Littérature

Jean-Christophe Bailly à l’épreuve du visible

par ALPHONSE CUGIER
Publié le 20 mars 2020 à 12:43

Depuis deux décennies, un discours dominant s’est installé, celui d’un déferlement d’images : télescopage généralisé et bombardement cathodique dont se nourrit le téléspectateur habitué à l’omniprésence de ce scintillement. Jean-Christophe Bailly refuse cette affirmation qui n’est animée que par une compulsion de répétition. Il part du concret, un voyage itinérant à travers la diversité des images qui sont nées depuis celles des fresques de Lascaux : photographies (Henri Cartier-Bresson, Jeff Wall, Walker Evans), tableaux (Poussin, Watteau, Goya, Géricault, Manet, Cézanne, Matisse, Giacometti, Picasso...), films, cartes postales qui sont ses ports d’attache, promenade rétrospective, suite de « recommencements », autant de « seuils » d’une « vita nova » sans fin. Les images sont un « monde en plus, un monde à part du monde ».

Points de vue et paroles de l’image

Comment se constituent les images, comment agissent-elles, quels chemins empruntent-elles pour «  instiller dans la pensée la puissance de leur silence » ? Elles précèdent celui qui les regarde, l’emmènent dans l’imaginaire mais ce dernier la crée, la charge de sens. Le terme « imagement » choisi pour titre désigne ces processus. L’ouvrage réunit des textes provenant de conférences, d’articles et de préfaces datant des années 2002 à 2018. Croisant histoire, esthétique et philosophie, l’auteur exclut tout discours rationnel et adopte une sorte de raisonnement poétique raffiné et accompli, une errance étoilée à travers toutes les époques de l’art et la diversité des modes d’être de l’image. Certaines images sont inertes, d’autres provoquent un choc : « Pour qu’une image soit une intensité, il faut au moins qu’elle produise un écart, il faut qu’à la vue et à la pensée elle propose un saut.  » Jean-Christophe Bailly rejoint en ce sens Nicolas de Staël qui disait : « On ne peint jamais ce qu’on voit ou croit voir. On peint à mille vibrations le coup reçu. » Il offre au lecteur la possibilité de franchir les frontières établies entre les arts, de favoriser une « éclosion » dans le silence de l’image (le regard ne se contentant pas de glisser à la surface), permettant ainsi de pointer les modes d’affleurement d’une pensée. Qu’en est-il de l’authenticité au cinéma, du filmer vrai (de même pour tous les arts) ? Le film de Sylvie Blocher, Nuremberg 87, sur la politique d’extermination menée par les nazis et la visite de la Maison d’Izieu, le conduisent à approfondir ce que Walter Benjamin appelle « teneur de vérité  », Jean- Christophe Bailly suggère « approche, effleurement ».

L’image, preuve ou énigme ?

Deux des treize textes concernent des expositions présentées de 2010 à 2012 dans des musées du Nord-Pas-de-Calais.
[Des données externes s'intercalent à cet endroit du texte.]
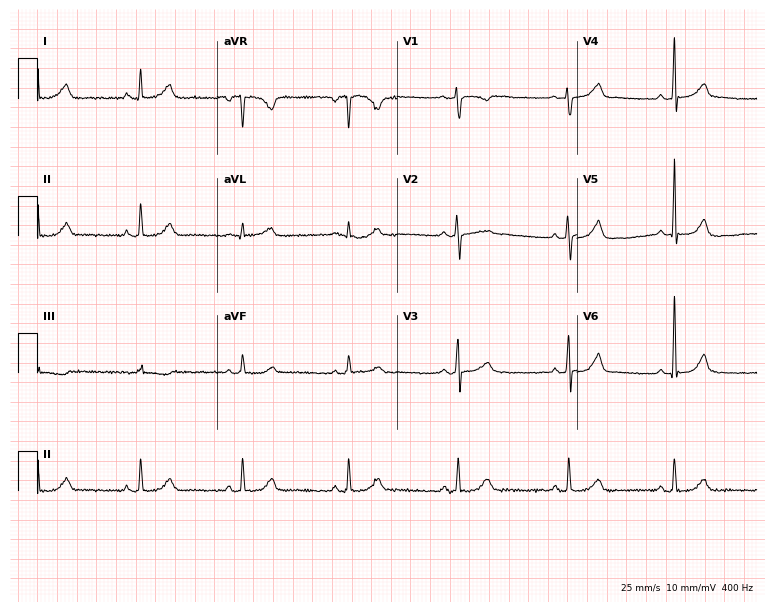
Standard 12-lead ECG recorded from a 42-year-old female (7.3-second recording at 400 Hz). Read as a normal ECG.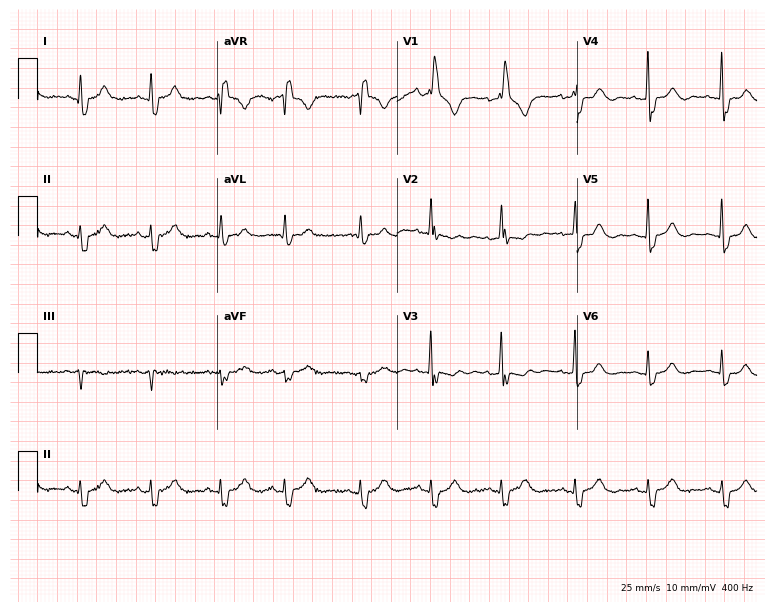
Resting 12-lead electrocardiogram. Patient: an 84-year-old woman. The tracing shows right bundle branch block.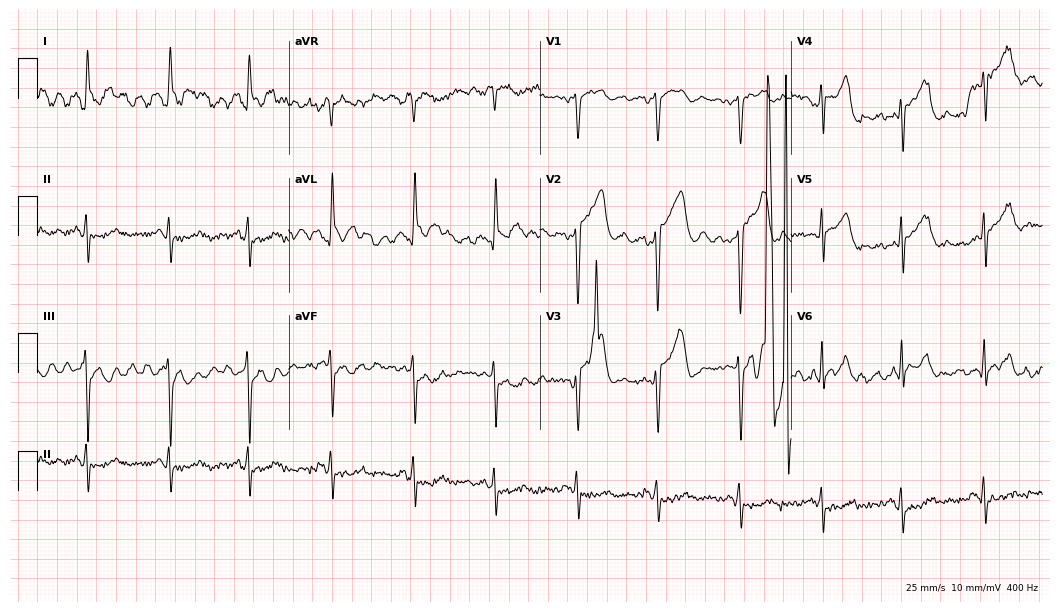
Resting 12-lead electrocardiogram. Patient: a 70-year-old male. None of these six findings is recorded: first-degree AV block, right bundle branch block, left bundle branch block, sinus bradycardia, atrial fibrillation, sinus tachycardia.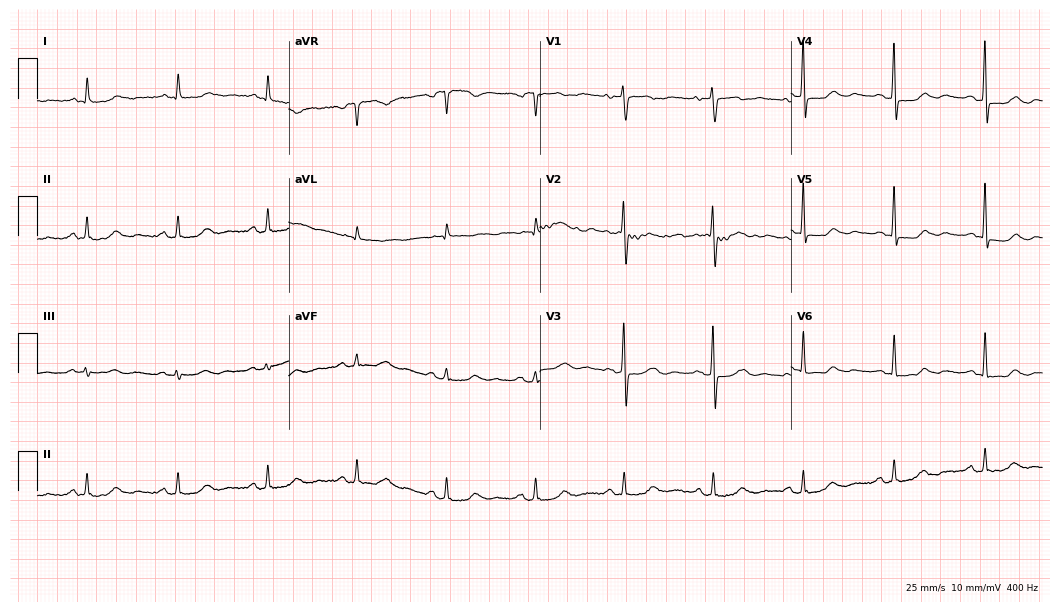
Electrocardiogram (10.2-second recording at 400 Hz), a 69-year-old female. Of the six screened findings (first-degree AV block, right bundle branch block, left bundle branch block, sinus bradycardia, atrial fibrillation, sinus tachycardia), none is recorded. Other findings, if any, are not listed.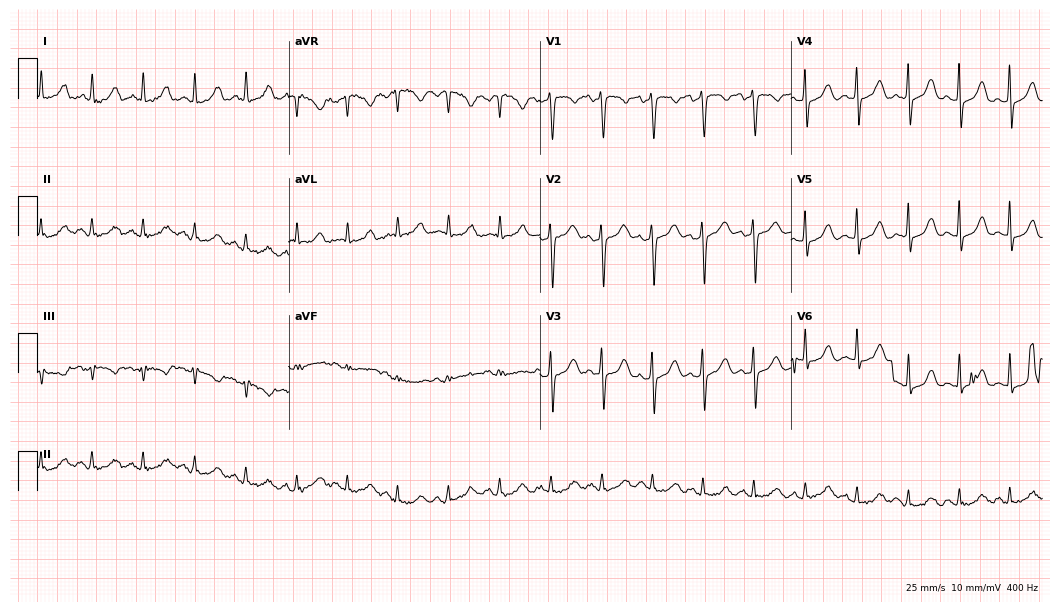
Electrocardiogram (10.2-second recording at 400 Hz), a woman, 49 years old. Interpretation includes sinus tachycardia (a sinus rate of 100 beats per minute or more).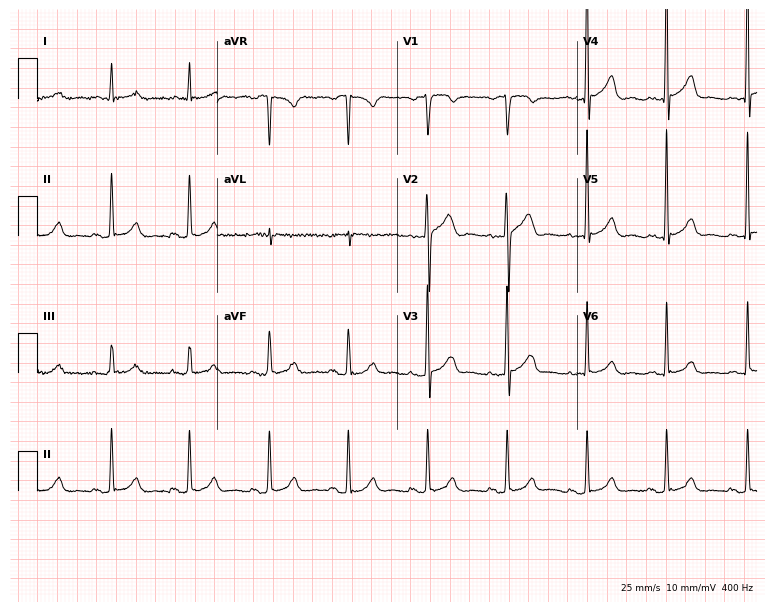
12-lead ECG (7.3-second recording at 400 Hz) from a 55-year-old male patient. Screened for six findings — first-degree AV block, right bundle branch block, left bundle branch block, sinus bradycardia, atrial fibrillation, sinus tachycardia — none is recorded. Findings outside these six are not listed.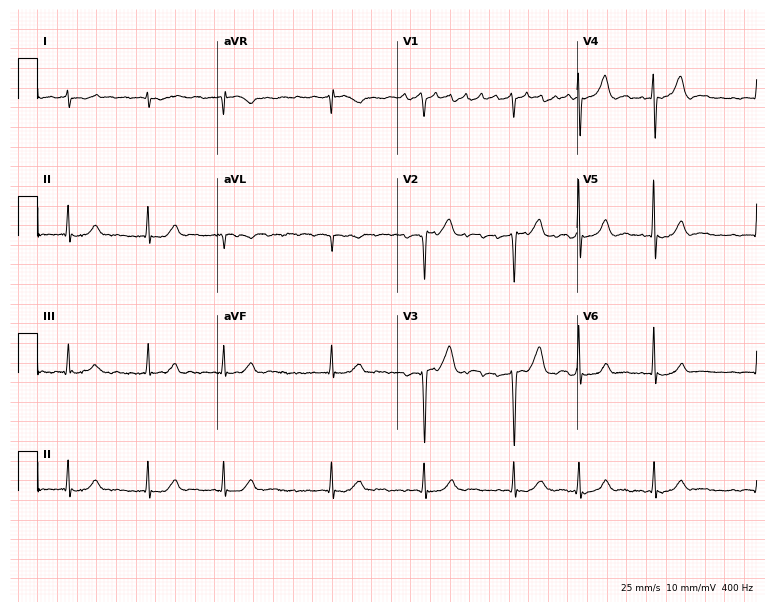
Electrocardiogram, a woman, 81 years old. Interpretation includes atrial fibrillation (AF).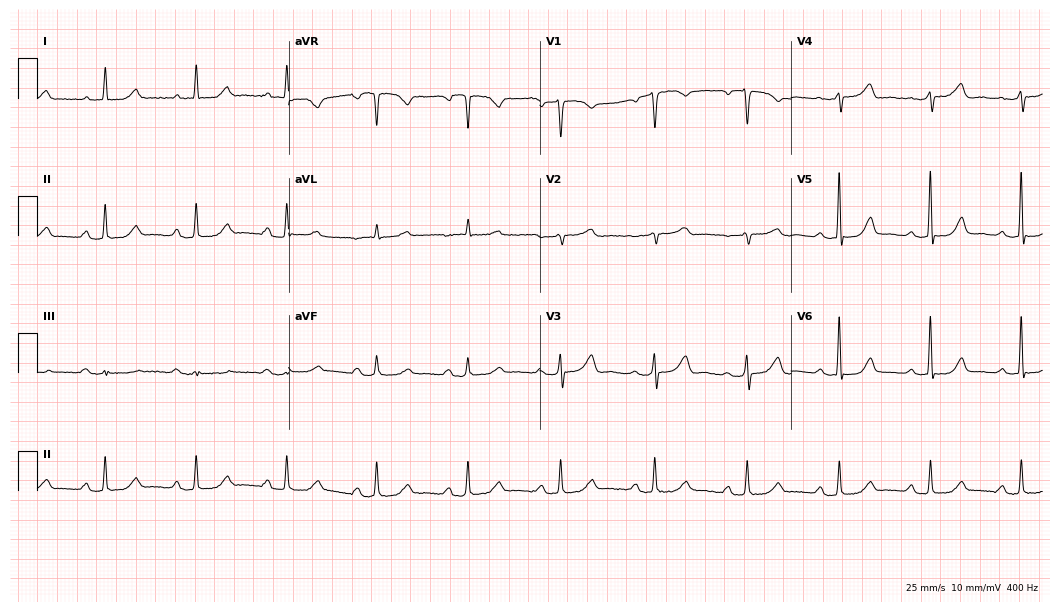
12-lead ECG from a female patient, 80 years old. Shows first-degree AV block.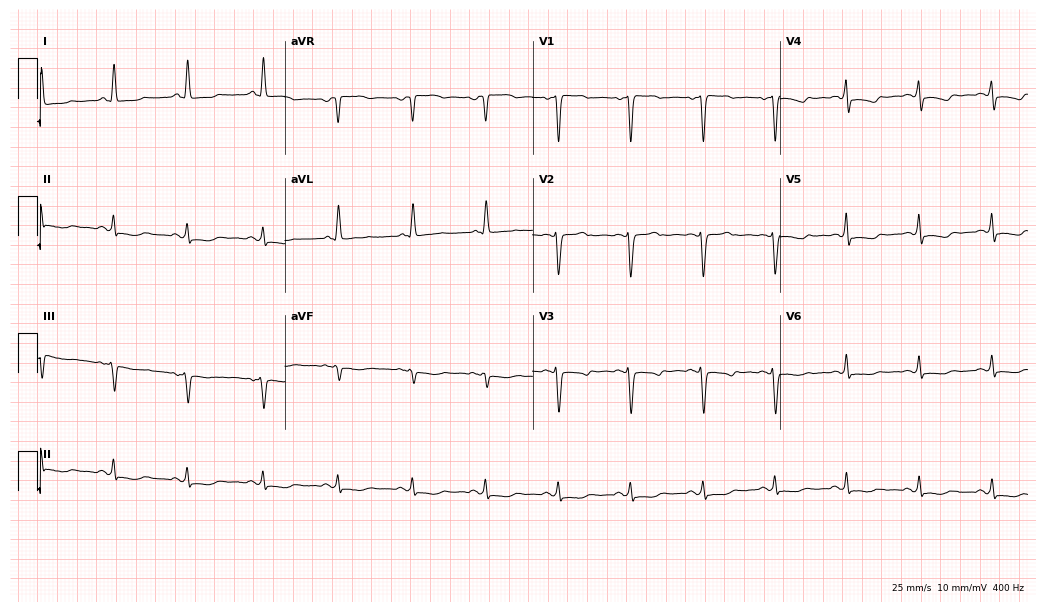
12-lead ECG from a woman, 63 years old. No first-degree AV block, right bundle branch block, left bundle branch block, sinus bradycardia, atrial fibrillation or sinus tachycardia recorded for this tracing. Findings outside these six are not listed.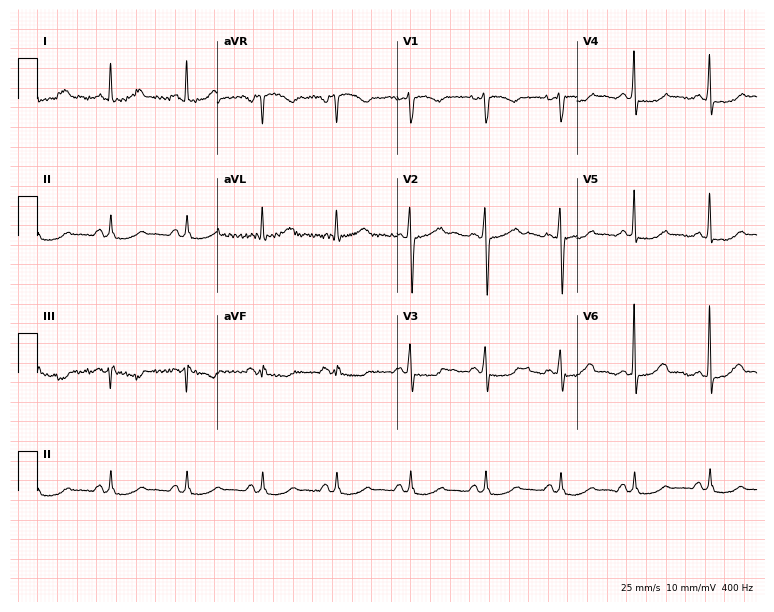
Electrocardiogram (7.3-second recording at 400 Hz), a female, 49 years old. Of the six screened findings (first-degree AV block, right bundle branch block (RBBB), left bundle branch block (LBBB), sinus bradycardia, atrial fibrillation (AF), sinus tachycardia), none is recorded. Findings outside these six are not listed.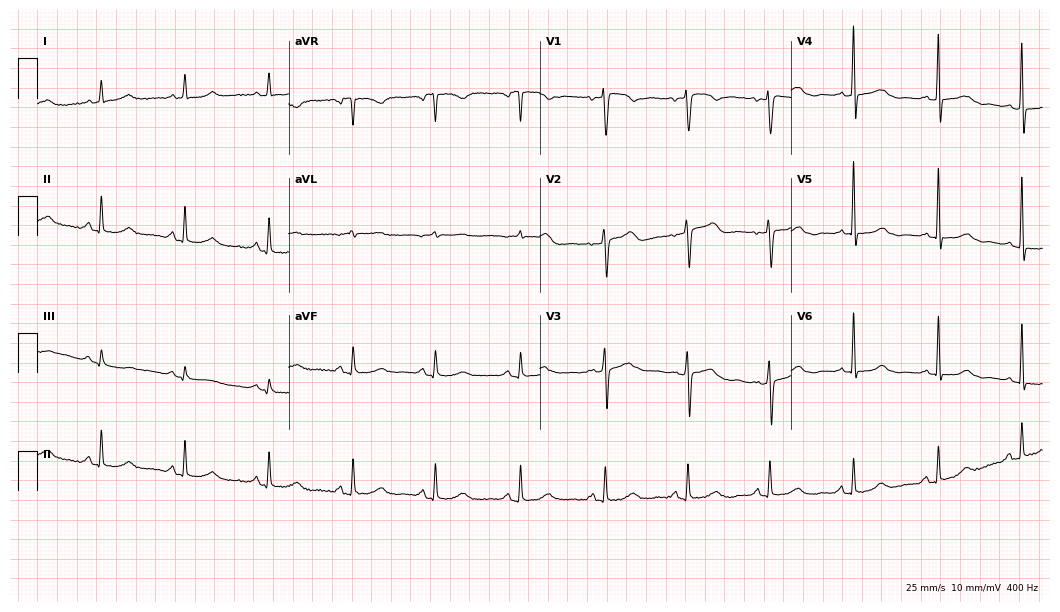
Standard 12-lead ECG recorded from a 73-year-old female (10.2-second recording at 400 Hz). Read as a normal ECG.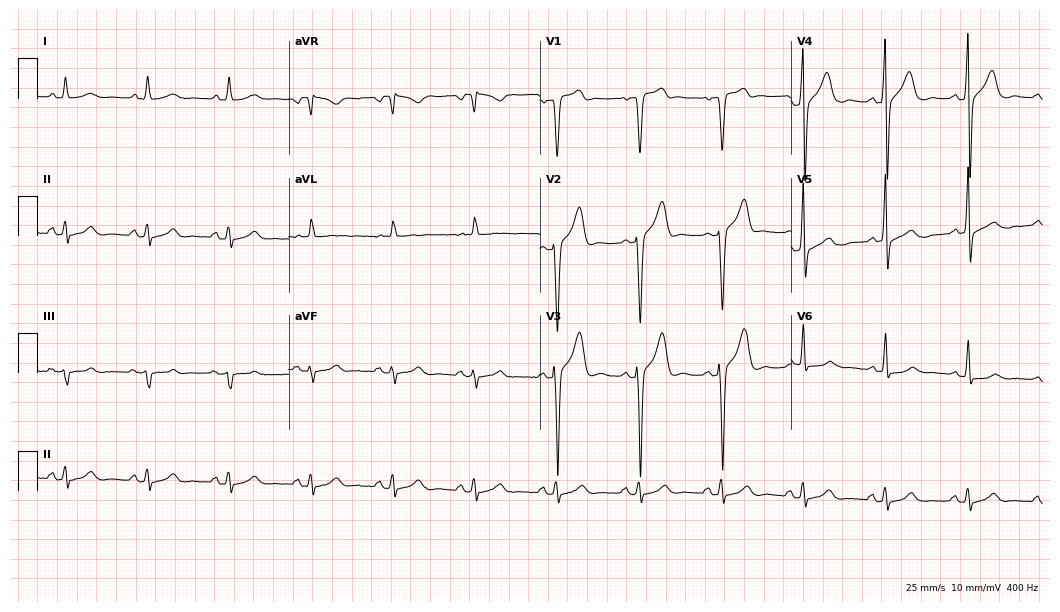
Electrocardiogram, a 68-year-old man. Overall reading on record: normal ECG.

À Valenciennes, « Tenir debout » déployait un art d’obédience humaine dont la figure de la verticalité prédispose à la résistance : l’auteur évoque la « force d’élancement de la vie », le « regard qui fait face » et commente l’expression « à hauteur d’homme ». Le texte « Sur le fil infini du dessin » est consacré aux expositions « Dessiner-Tracer » (de la dimension patrimoniale à la création la plus contemporaine) organisées dans une vingtaine de musées et qui permettaient d’interroger les notions d’opacité et de transparence, les visions fugitives, l’émergence de corps et de visages des profondeurs de la pâte... Au total, cette synthèse des recherches récentes et l’ouverture de pistes nouvelles contribuent à briser les rigidités de notre regard et permettre de discerner ce que les images reflètent, recouvrent, promettent, effacent... ce qu’elles contiennent à l’état latent.

L’imagement, Jean-Christophe Bailly, éditions du Seuil, collection Fiction & Cie, 256 pages, 34 illustrations, 20 €.